Memory leak in Couchbase .NET SDK

@thinh-ng

I’ve dug into this a bit deeper, and here’s what I discovered.

First, the very large chain of CallbackNode instances is due to the way they are stored on the CancellationTokenSource. In order to avoid array resizing costs, CallbackNodes are stored as a linked list. This makes it fast to call CancellationToken.Register to add a callback to be triggered when the token is canceled. Therefore, we can infer that the issue is that a large number of callbacks are being registered on the same CancellationToken.

The next item of interest is, in fact, the link you provided above CancellationTokenPair. I had originally looked at that and dismissed it, based on my comment there that a Dispose is not required because we’re never setting a timer using CancelAfter. And that is true for a plain CancellationTokenSource. However, digging into the internals a bit more I found that calling CreateLinkedTokenSource with two tokens which are not CancellationToken.None (CanBeCanceled == true) doesn’t create a plain CancellationTokenSource. It creates a Linked2CancellationTokenSource, an internal .NET class that adds some additional behaviors.

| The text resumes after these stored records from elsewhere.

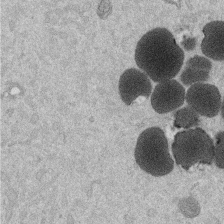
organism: Mouse
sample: Dividing mouse embryo 1 cell stage
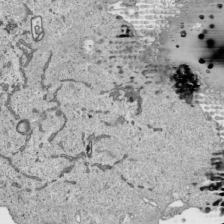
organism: Human
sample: Mitochondria in HCT116 cells
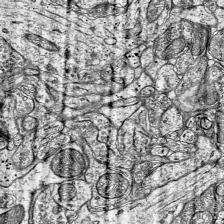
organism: Mouse
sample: Visual Cortex
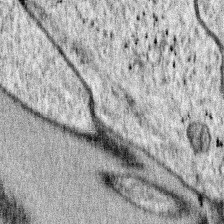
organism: Human
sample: HeLa cells
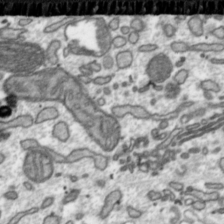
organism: Toxoplasma gondii
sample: Parasites in a vacuole inside a host cell
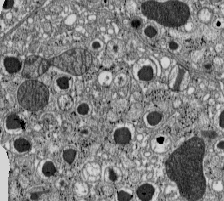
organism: C57BL Mouse
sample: Pancreatic islet
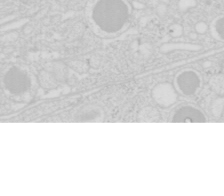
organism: Mouse
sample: Pancreas
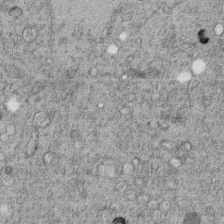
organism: C. elegans
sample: C. elegans embryo early stage
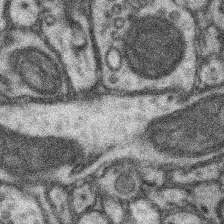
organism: Mouse
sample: Somatosensory cortex neuropil
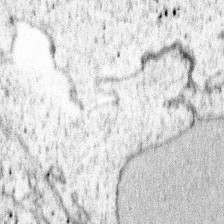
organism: Human
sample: HeLa cells
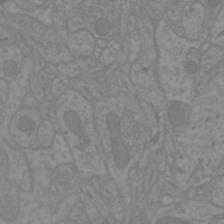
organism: Mouse
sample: Cortical neurons
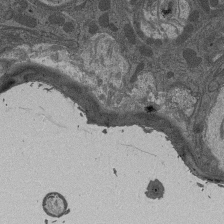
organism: Drosophila
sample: Antenna
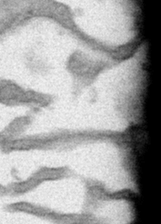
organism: Human
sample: Mitochondria in HCT116 cells
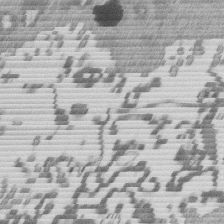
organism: Mouse
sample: Dividing mouse embryo 1 cell stage
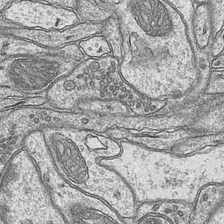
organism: Mouse
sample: CA1 Hippocampus
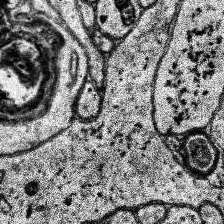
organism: Human
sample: Temporal Lobe
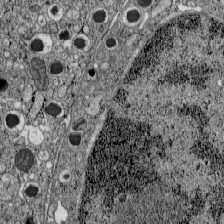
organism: C57BL Mouse
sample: Pancreatic islet
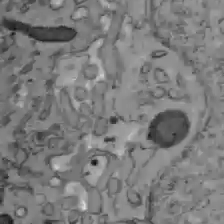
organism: C57BL Mouse
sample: Liver

When this type is created, it registers callbacks on the source tokens (adding CallbackNode instances to the linked list mentioned before). When disposed, it also disposes of those registrations (removing CallbackNode instances from the linked list. So, in summary, I believe you are correct and we DO need to dispose of our CancellationTokenPair in cases where it’s linking two tokens.

I’ve created an issue to track this: Loading...

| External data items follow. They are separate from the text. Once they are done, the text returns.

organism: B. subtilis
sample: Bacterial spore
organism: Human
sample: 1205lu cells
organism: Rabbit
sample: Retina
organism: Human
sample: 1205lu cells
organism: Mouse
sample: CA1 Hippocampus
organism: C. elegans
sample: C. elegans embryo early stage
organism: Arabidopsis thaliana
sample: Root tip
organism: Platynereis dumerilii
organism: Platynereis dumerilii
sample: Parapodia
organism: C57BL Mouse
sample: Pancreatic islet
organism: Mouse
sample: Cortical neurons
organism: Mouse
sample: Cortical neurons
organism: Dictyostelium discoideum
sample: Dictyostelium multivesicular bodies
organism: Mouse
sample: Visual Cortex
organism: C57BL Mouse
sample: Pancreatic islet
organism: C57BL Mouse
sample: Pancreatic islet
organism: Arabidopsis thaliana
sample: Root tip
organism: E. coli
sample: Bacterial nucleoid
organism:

For now, the workaround is to avoid using a long-lived CancellationToken on calls to Key/Value operations on ICouchbaseCollection. You can either not pass the CancellationToken, or create your own short-lived CancellationTokenSource for each message on your service bus via using var cts = CancellationTokenSource.CreateLinkedTokenSource(cancellationToken); and pass that token instead.

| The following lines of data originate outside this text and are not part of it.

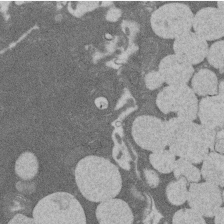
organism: Rat
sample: Salivary granule
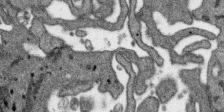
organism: Human
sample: Lung epithelial cells, uninfected (mock) control
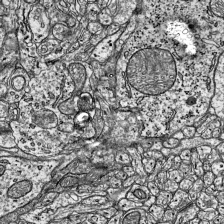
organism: Mouse
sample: Visual Cortex
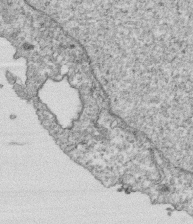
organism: Human
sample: HeLa cell HIV synapse
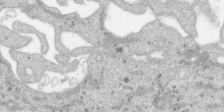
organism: Human
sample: Lung epithelial cells infected with SARS-CoV-2
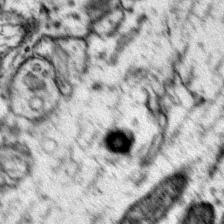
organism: Mouse
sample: Primary visual cortex
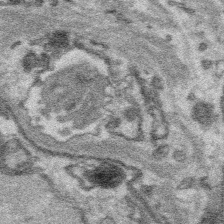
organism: Platynereis dumerilii
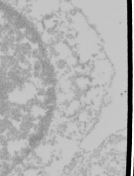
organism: Mouse
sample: Cancer cell death in ED-1 cells
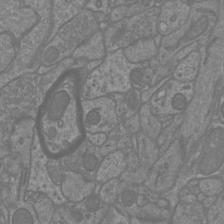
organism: Mouse
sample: Cortical neurons
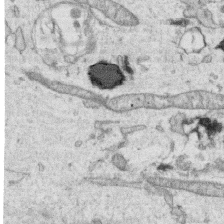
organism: Human
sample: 1205lu cells
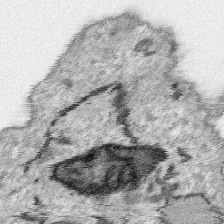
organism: Human
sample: HeLa cells
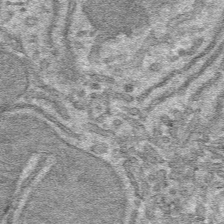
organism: Mouse
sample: Mouse hepatocytes
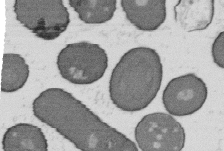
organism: B. subtilis
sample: Bacterial spore
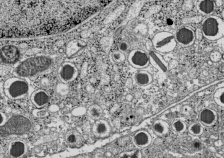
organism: C57BL Mouse
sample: Pancreatic islet
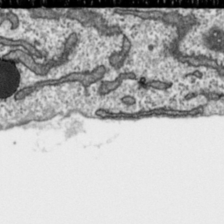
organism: Toxoplasma gondii
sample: Parasites in a vacuole inside a host cell
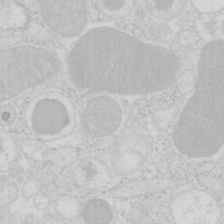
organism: Mouse
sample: Pancreas
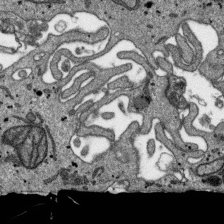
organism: Human
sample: Lung epithelial cells, uninfected (mock) control
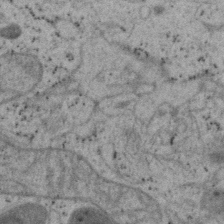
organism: Human
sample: HeLa cells
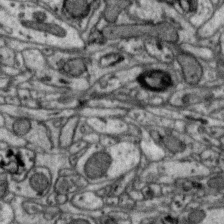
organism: Zebra finch
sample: Brain
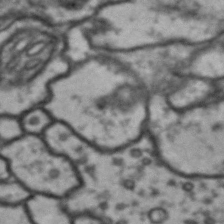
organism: Drosophila
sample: Brain
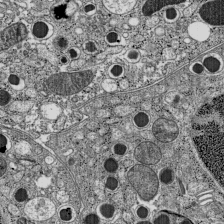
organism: C57BL Mouse
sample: Pancreatic islet
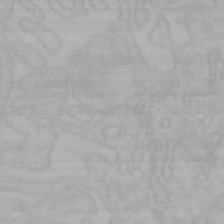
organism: Mouse
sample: Choroid plexus
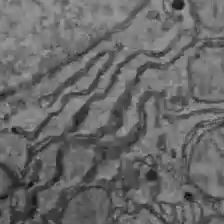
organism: C57BL Mouse
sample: Liver
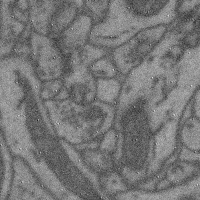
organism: Mouse
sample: Cerebral cortex
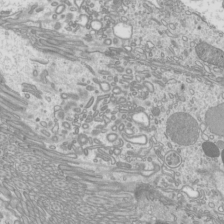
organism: Mouse
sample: Cilia; mouse epididymis
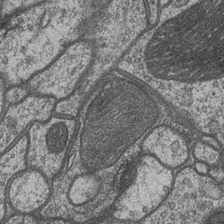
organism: Drosophila
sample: Optic medulla
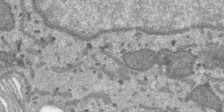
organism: Human
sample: Lung epithelial cells infected with SARS-CoV-2
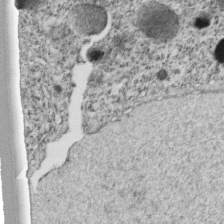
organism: C. elegans
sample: C. elegans embryo early stage
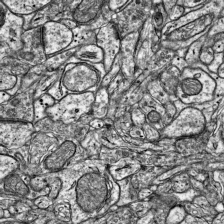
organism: Mouse
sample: Visual Cortex
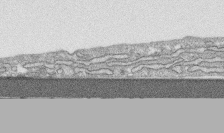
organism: Human
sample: CRL-1474
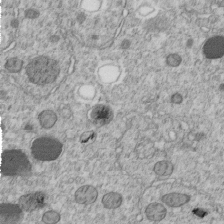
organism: C. elegans
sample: C. elegans embryo early stage
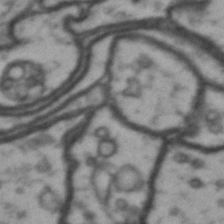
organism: Drosophila
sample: Brain
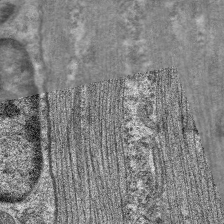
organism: C. elegans
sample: Pharynx
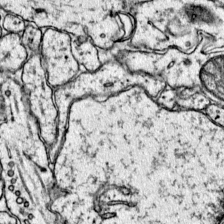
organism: Mouse
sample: Primary visual cortex
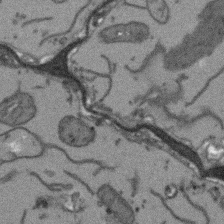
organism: Arabidopsis thaliana
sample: Root tip
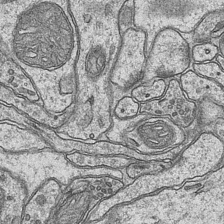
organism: Mouse
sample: CA1 Hippocampus

I’m also not 100% sure why you still saw leaks when you didn’t pass the token. It’s possible that there are some other internal background tasks within the SDK that are triggering this leak more slowly. But I’m not seeing the same symptoms in your later memory dump, seems like maybe it’s related to the OrphanTraceListener and OrphanReporter? I think we should probably treat that as a separate issue and return to it after the first, more significant issue is resolved.